The first pillar is decoupled storage and compute. BigQuery, Dataproc on GCS, and Dataflow on Pub/Sub all separate where data sits from what processes it. This lets you scale each axis independently, which is the single largest cost lever in cost optimization architectures.

The second pillar is right-sizing. Picking n2-standard-4 when n2-standard-2 would do, or running ten Dataflow workers when five suffice, doubles your bill for no business value. Right-sizing requires actual usage telemetry, not guesses.

The third pillar is temporal pricing. Spot VMs, preemptible workers, scheduled queries off-peak, and storage class transitions all exploit the fact that GCP charges different rates at different times or for different SLAs. Cost optimization architectures use these aggressively.

The fourth pillar is commitment. Committed use discounts, slot reservations, and BigQuery editions trade flexibility for price. Get this right and you save thirty to seventy percent. Get it wrong and you pay for capacity you never touch.

The fifth pillar is observability. Without billing exports to BigQuery, budget alerts, and anomaly detection, you only learn about cost problems on the first of the month. Cost optimization architectures embed cost feedback loops into engineering work.

A BigQuery slot is a unit of computational capacity equal to roughly half a CPU core plus associated memory and shuffle resources. Queries consume slots while running. On-demand pricing meters bytes scanned. Capacity pricing meters slot-hours. https://cloud.google.com/bigquery/docs/slots

Architecture and Design Patterns

A few recurring patterns show up in well-designed cost optimization architectures on GCP.

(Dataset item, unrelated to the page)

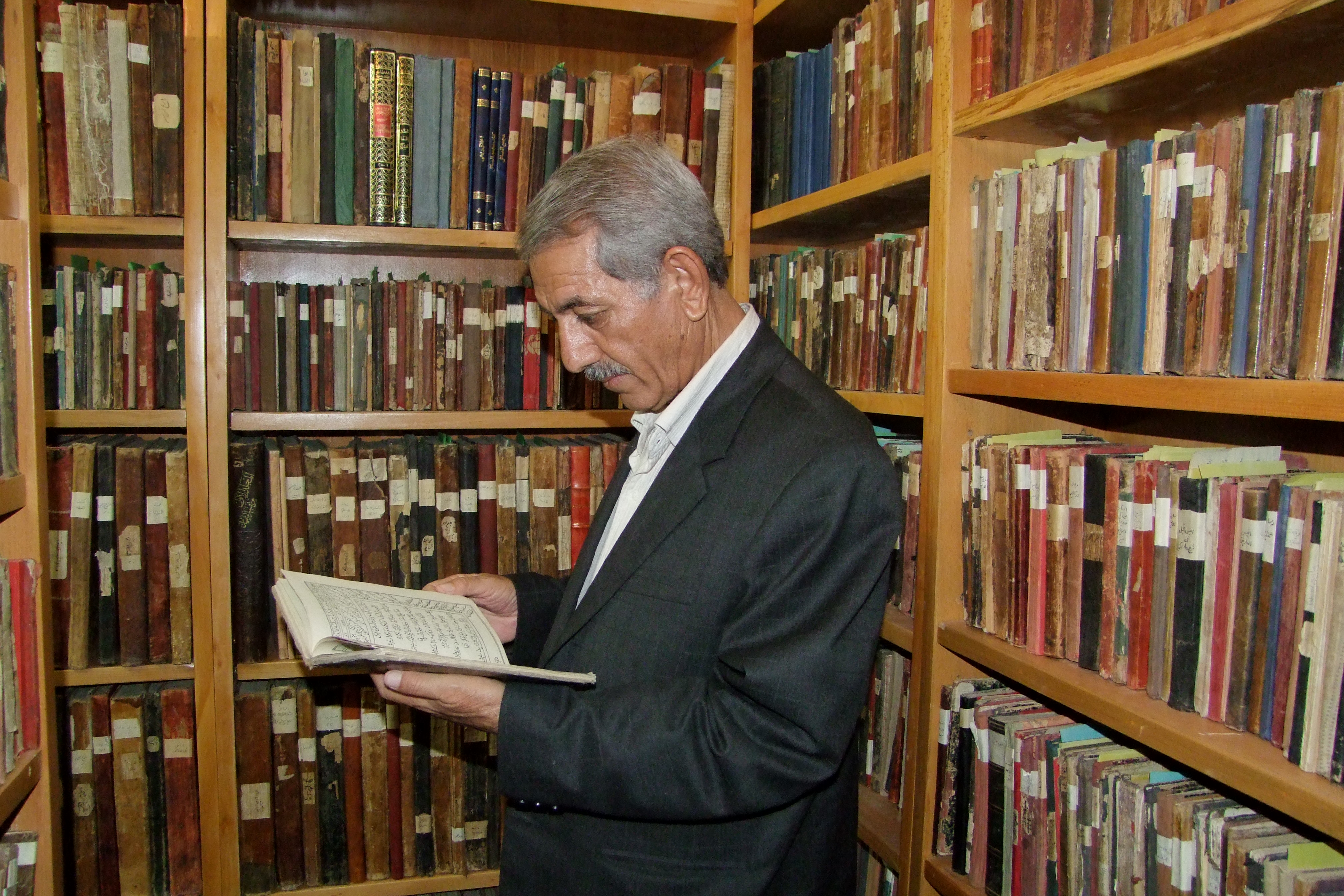 تۆرکجه: اسدالله مردانی رحیمی

The tiered storage pattern moves data through hot, warm, cold, and archival tiers based on access age. Raw clickstream lands in Standard, ages to Nearline at thirty days, Coldline at ninety days, and Archive at one year. Lifecycle policies handle the transitions automatically. The pattern works because access frequency typically follows a power-law decay, where ninety percent of reads target the most recent ten percent of data.

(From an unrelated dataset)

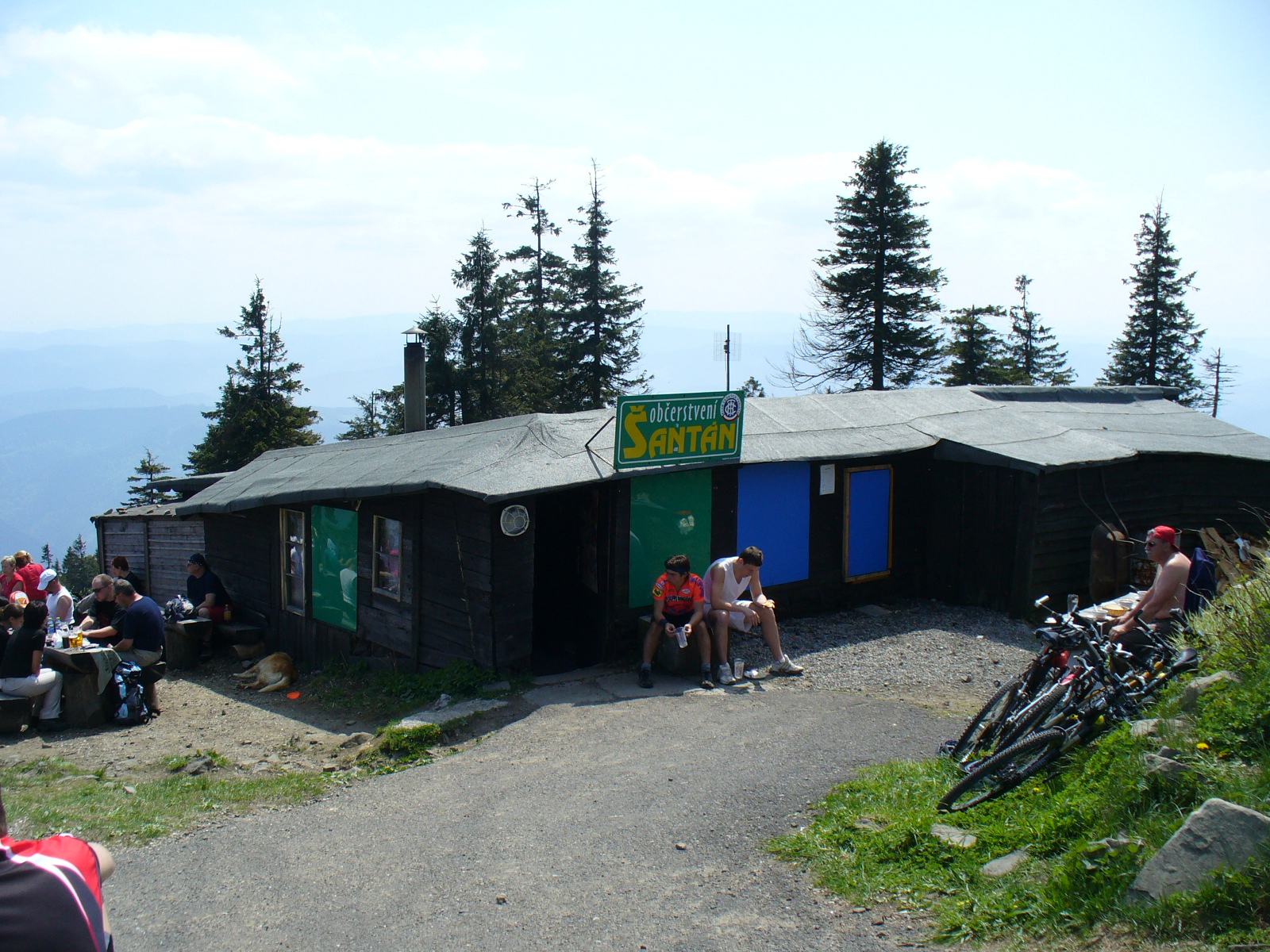 Bufet w miejscu dawnej "Bezručovej chaty" - Lysa Hora

The hybrid pricing pattern mixes on-demand BigQuery for ad-hoc analyst queries with a slot reservation for predictable production ETL. The reservation absorbs the steady workload. On-demand soaks up the spikes. This is the most common BigQuery cost optimization architectures pattern in mid-size organizations because it gets the best of both billing models.

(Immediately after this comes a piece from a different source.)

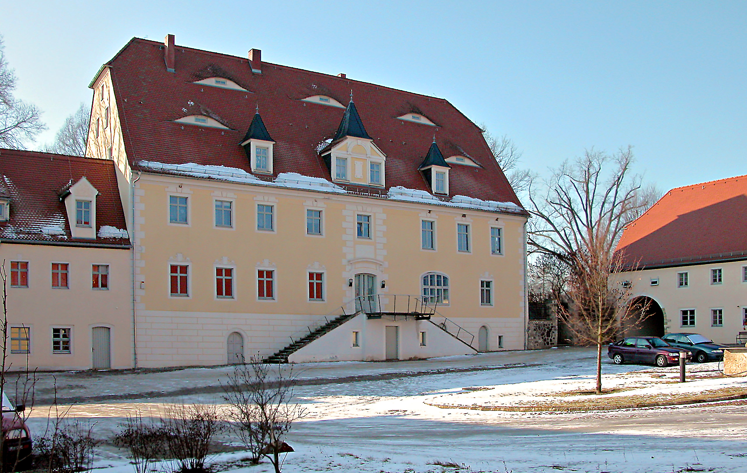 28.01.2006 01665 Leutewitz (Käbschütztal): Das Herrenhaus des ehem. Rittergutes Leutwitz geht auf das 17. Jh. zurück, wurde im 18. Jh. barockisiert und 1895 nochmals überformt. 1998 restauriert. [DSCN8586.TIF]20060128050DR.JPG(c)Blobelt

The preemptible-heavy compute pattern runs Dataproc clusters with two regular workers and twenty preemptible workers. Spark and Hadoop are designed to handle node loss, so preemption is recoverable. The cluster costs roughly one-fifth of an all-regular configuration. Cost optimization architectures lean on this pattern for batch ETL where job latency tolerates a few restarts.

The materialized acceleration pattern layers materialized views and BI Engine on top of BigQuery base tables. Dashboard queries hit the cache. ETL refreshes the materialization once per hour. The pattern dramatically reduces bytes scanned at the cost of a small storage footprint and refresh compute.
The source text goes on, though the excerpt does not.